One cheesy caveat, though...do not use pre-packaged shredded cheese.  These contain additives to keep the cheese from clumping and will create a grainy texture in your otherwise wonderful dish.  Hand grated is much, much better...

adapted from the White on Rice Couple

serves 3-4 (but only if you know how to share)

The Ingredients:
4 strips of bacon, cooked and crumbled
2 cups elbow or shell pasta
2 cups milk (whole yields the creamiest result, skim will work)
1 cup shredded cheese (cheddar, jack, fontina, Gruyere, Romano, Parmesan,Gouda, etc, etc)
1 Tbsp butter
1/2 tsp salt
1/4 tsp mustard powder
pepper to taste
cayenne pepper to taste.

The Process:
In medium saucepan, stir together the milk, pasta butter, mustard powder and salt.

Bring to a gentle simmer over medium low heat, stirring constantly.  Stir, stir, stir!  Allow to simmer until most of the milk has been absorbed and the pasta is tender, about 20 minutes.  Add additional milk in 1/4 cup increments as necessary if the pasta has not cooked fully.

Season with pepper and cayenne to taste.  Sprinkle in the shredded cheese and fold in until the cheese has melted and blended.

Add the bacon.  Cover and rest for 5 minutes off of the heat.  Stir and thin with additional milk, if desired. 

Enjoy!

Saturday, November 3, 2012

Sweet Potato Blondies


Cinnamon, nutmeg, cloves and ginger.  The smell of fall.  The perfume of the holidays.  These days it seems as though all one need to do to quantify any thing as a holiday treat is to add these spices in one combination or another.

You know what?  It works.

Something about that combination conjures up all the cozy, warm memories of autumns gone by.  The warmth of ginger and cinnamon certainly help me mentally prep for that first snow fall!  (We did see our first flakes already, as the East Coast braced for Sandy and Hawaii headed inland for the tsunami warning.  I'll glad take a little snow over those events any day.)

The earthy sweetness of pumpkins and sweet potatoes meld so well with these spices;  try as you might I doubt we'll ever pull away from the combination.

This bar recipe conjurse up memories of the sweet potatoes my family always made for the holidays.  I was well into college before I learned you could eat sweet potatoes other ways besides slathered in brown sugar and cinnamon and sprinkled with marshmellows, pecons and the occasional raisins.  It was truly dessert parading as a vegetable.  But it was the holidays.  These bars make no attempt to be something they are not.  Sweet, cinnamon-y and chewy.  Here sweet potatoes are allowed to be the full fledged dessert they always dreamed of being.

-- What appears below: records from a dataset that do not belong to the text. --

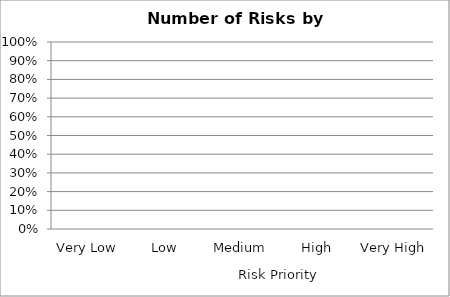
| Category |  Number of Risks by Priority |
|---|---|
| 0 | 0 |
| 1 | 0 |
| 2 | 0 |
| 3 | 0 |
| 4 | 0 |
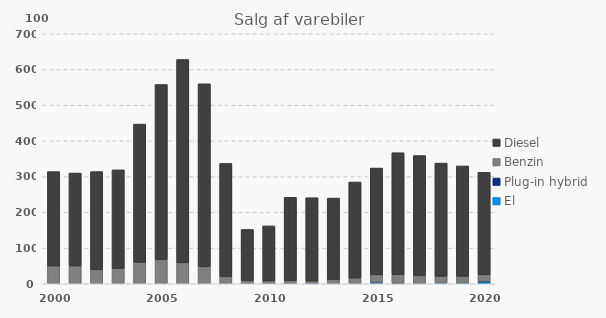
| Category | El | Plug-in hybrid | Benzin | Diesel |
|---|---|---|---|---|
| 2000 | 0 | 0 | 50 | 264 |
| 2001 | 0 | 0 | 50 | 260 |
| 2002 | 0 | 0 | 39 | 275 |
| 2003 | 0 | 0 | 43 | 276 |
| 2004 | 0 | 0 | 60 | 387 |
| 2005 | 0 | 0 | 68 | 490 |
| 2006 | 0 | 0 | 59 | 569 |
| 2007 | 0 | 0 | 48 | 512 |
| 2008 | 0 | 0 | 20 | 317 |
| 2009 | 0 | 0 | 9 | 143 |
| 2010 | 0 | 0 | 8 | 154 |
| 2011 | 0 | 0 | 9 | 233 |
| 2012 | 1 | 0 | 7 | 233 |
| 2013 | 1 | 0 | 11 | 228 |
| 2014 | 1 | 0 | 15 | 269 |
| 2015 | 3 | 1 | 21 | 299 |
| 2016 | 1 | 1 | 24 | 341 |
| 2017 | 1 | 0 | 22 | 336 |
| 2018 | 2 | 0 | 19 | 317 |
| 2019 | 2 | 0 | 19 | 309 |
| 2020 | 5 | 2 | 18 | 287 |
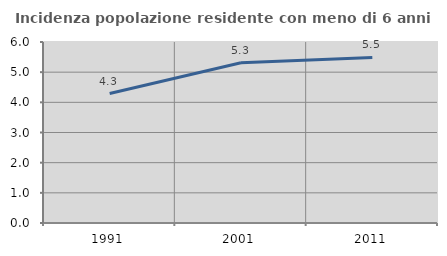
| Category | Incidenza popolazione residente con meno di 6 anni |
|---|---|
| 1991.0 | 4.292 |
| 2001.0 | 5.314 |
| 2011.0 | 5.489 |
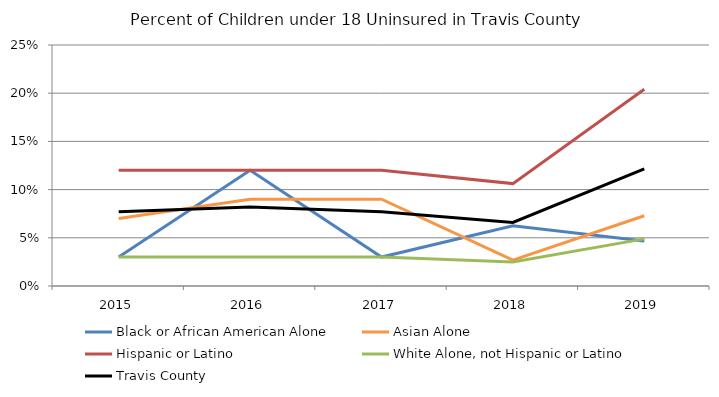
| Category | Black or African American Alone | Asian Alone | Hispanic or Latino | White Alone, not Hispanic or Latino | Travis County |
|---|---|---|---|---|---|
| 2015.0 | 0.03 | 0.07 | 0.12 | 0.03 | 0.077 |
| 2016.0 | 0.12 | 0.09 | 0.12 | 0.03 | 0.082 |
| 2017.0 | 0.03 | 0.09 | 0.12 | 0.03 | 0.077 |
| 2018.0 | 0.062 | 0.027 | 0.106 | 0.025 | 0.066 |
| 2019.0 | 0.047 | 0.073 | 0.204 | 0.049 | 0.122 |
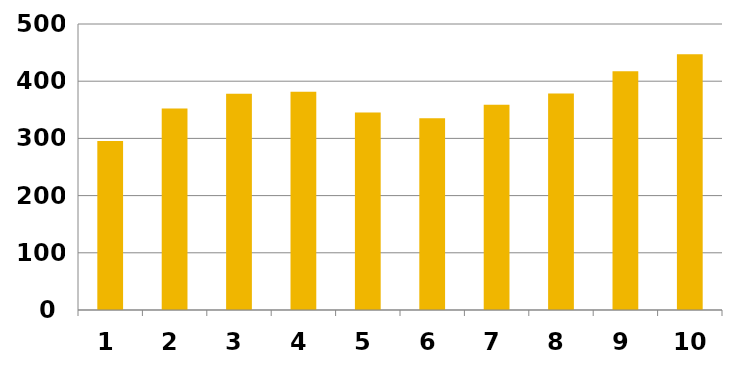
| Category | 2014 |
|---|---|
| 1.0 | 295.307 |
| 2.0 | 352.062 |
| 3.0 | 378.184 |
| 4.0 | 381.594 |
| 5.0 | 345.478 |
| 6.0 | 335.015 |
| 7.0 | 359.006 |
| 8.0 | 378.438 |
| 9.0 | 417.205 |
| 10.0 | 447.006 |
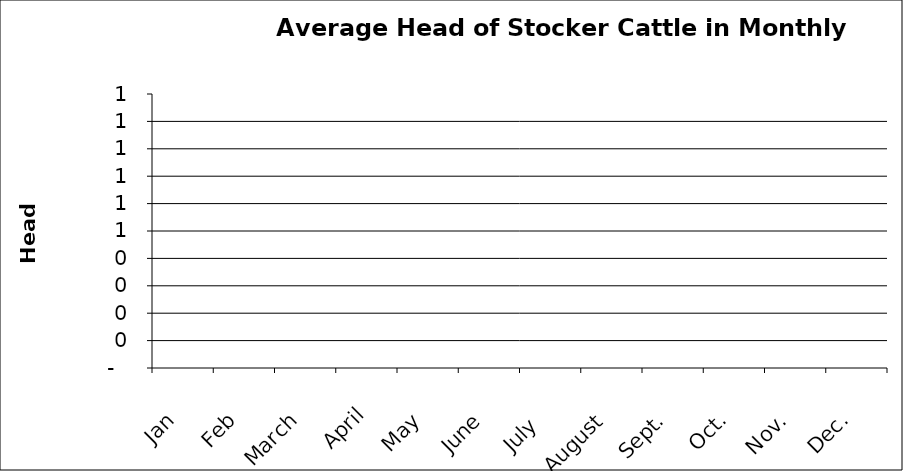
| Category | Head |
|---|---|
| Jan | 0 |
| Feb | 0 |
| March | 0 |
| April | 0 |
| May | 0 |
| June | 0 |
| July  | 0 |
| August | 0 |
| Sept. | 0 |
| Oct. | 0 |
| Nov. | 0 |
| Dec. | 0 |

adapted from Susan at OurTableEats

yeilds 18-20 bars

The Ingredients:
2 large sweet potatoes
2 cups flour
1 tsp baking powder
1/4 tsp baking soda
1 tsp salt
1 tsp cinnamon
1/2 tsp nutmeg
1/2 tsp ginger
1/2 cup butter, melted (1 stick)
2 eggs
1 1/2 cup brown sugar
1 Tbsp vanilla

Maple drizzle:
1 Tbsp maple syrup
1/3 powdered sugar 

The Process:
Wrap the sweet potatoes in foil and bake in a 350 oven for 60-75 minutes or until soft.  Or, pierce the potatoes all over and microwave on high at 3 minute intervals until soft.  Set aside until cool enough to handle.

Preheat the oven to 350.  Oil one 9x13 baking dish for thicker bars, or two 9x9 pans for thinner bars.

In a large bowl combine the flour, baking powder, bkaing soda, salt, cinnamon, nutmeg and ginger.  Mix unitl combined.

In a second bowl, whisk together butter, eggs, sugar and vanilla.  Remove about 2 cups of flesh from the cooked sweet potatoes and add to the egg mixture.  Whisk until smooth.

Fold the wet ingredients into the dry, stirring until just incorporated.  

 Spread the batter evenly into the prepared baking pans.  Bake for 20-25 minutes or until the edged are lightly browned and a toothpick inserted in the center comes out clean.  ALoow to cool in the pan for 10-15 minutes.  Remove from pan to a wire rack to cool completely.

Meanwhile prepare the glaze by adding the syrup and powdered sugar to a zip top bag and massaging until well combined.  Once the blondies are cool, cut into bars.  Snip the corner off of the glaze bag and drizzle the glaze over the tops of the bars.